更可靠的方法是分析网站的HTML源代码,查找与WordPress安装常见相关的特定模式或元数据。其中一种指示器是存在特定的HTML标签或CSS类,这些通常由WordPress主题和插件使用。

import requests
from bs4 import BeautifulSoup

def check_wordpress(url):
    response = requests.get(url)
    soup = BeautifulSoup(response.text, 'html.parser')

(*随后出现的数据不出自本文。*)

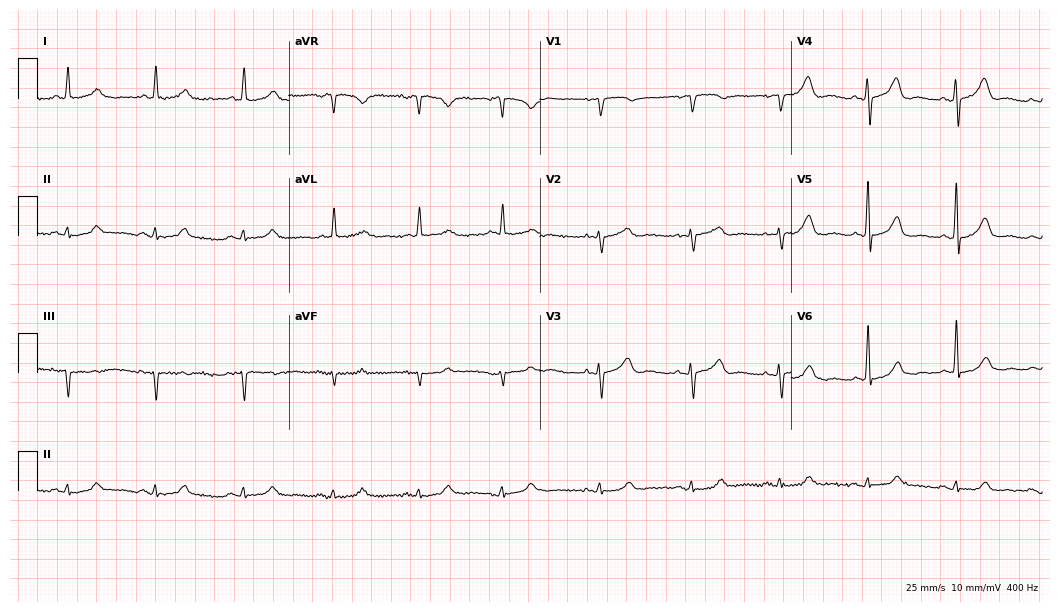
12-lead ECG from an 82-year-old male. Recorded interpretation: within normal limits.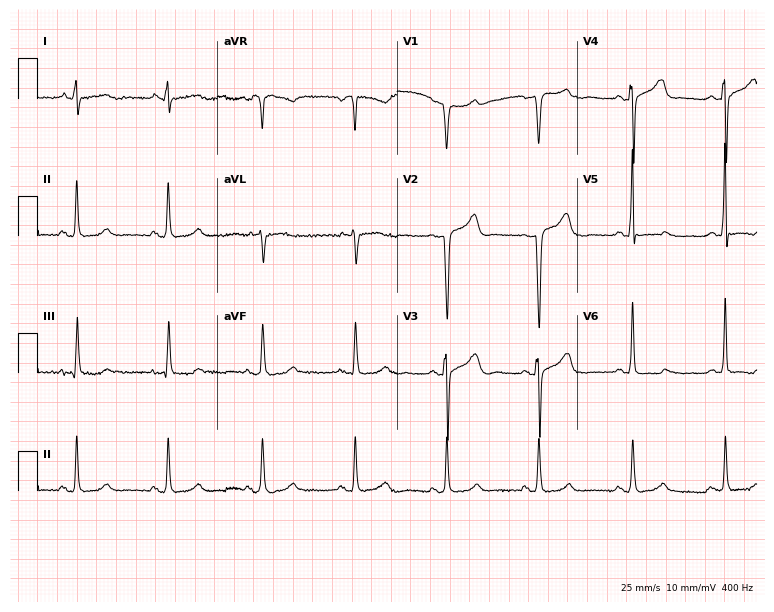
Resting 12-lead electrocardiogram. Patient: a man, 84 years old. Read as a normal ECG.

    if soup.find('meta', attrs={'name': 'generator', 'content': 'WordPress'}) is not None:
        return True

    if soup.find('link', attrs={'rel': 'stylesheet', 'href': '/wp-content/'}) is not None:
        return True

    if soup.find('script', attrs={'src': '/wp-includes/js/wp-embed.min.js'}) is not None:
        return True

    # 如果以上条件都不匹配,很可能不是WordPress网站
    return False

# 示例用法
url = 'https://example.com'
is_wordpress = check_wordpress(url)
print(f"The website at {url} is built with WordPress: {is_wordpress}")
英文:

More reliable approach is to analyze the HTML source code of the website and look for specific patterns or metadata that are commonly associated with WordPress installations. One such indicator is the presence of specific HTML tags or CSS classes that are commonly used by WordPress themes and plugins.

import requests
from bs4 import BeautifulSoup

def check_wordpress(url):
    response = requests.get(url)
    soup = BeautifulSoup(response.text, 'html.parser')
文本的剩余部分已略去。